Fast forward many, many years down the line to 2015. Jason’s living in Texas and I’m living in California. We’d chat occasionally, but mostly about fantasy football or the latest Bay Area sporting snafu. But then we started chatting about our old pals, Guybrush, Sam, & Max, and we wondered aloud whatever happened to those little guys?

We decided to find some old PC emulators online, and dig up some of these games just to see how difficult they really were–because in our minds most of them were next to impossible. It didn’t take long for us to realize that if we were interested in these games still, then there might just be a few other people out there who are as well.

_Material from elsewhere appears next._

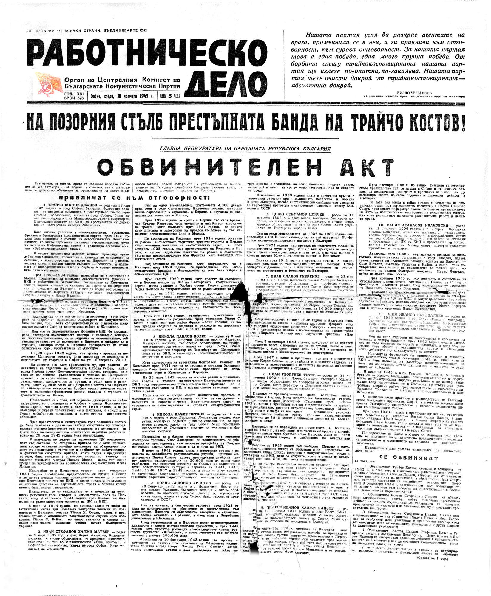 Работническо дело с обвинителния акт срещу групата на Трайчо Костов

So we made a plan. We’d research the hell out of these games, play them a bunch, record our findings, and then broadcast them to the world. Our goal was: our show should be something we’d like to listen to. And after recording the first few, it’s lived up to that goal thus far.

Hopefully along the way, we’re able to provide entertainment for a few others out there. And even after just one episode, I’ve heard really positive things from friends who never even played LucasArts games. And while that’s a huge boost in confidence and really encouraging, it’d be really nice to make sure that all of those old gamers like us who really enjoyed these games 25 years ago could somehow find our podcast, to bring a little joy and nostalgia into their lives.

Because that’s certainly what it’s done for us.

 

—Ben of Low Moral Fiber

 

Thanks George, David, Mary, Gary, Ron, Tim, and everybody else for inviting us to take part in these adventures with you.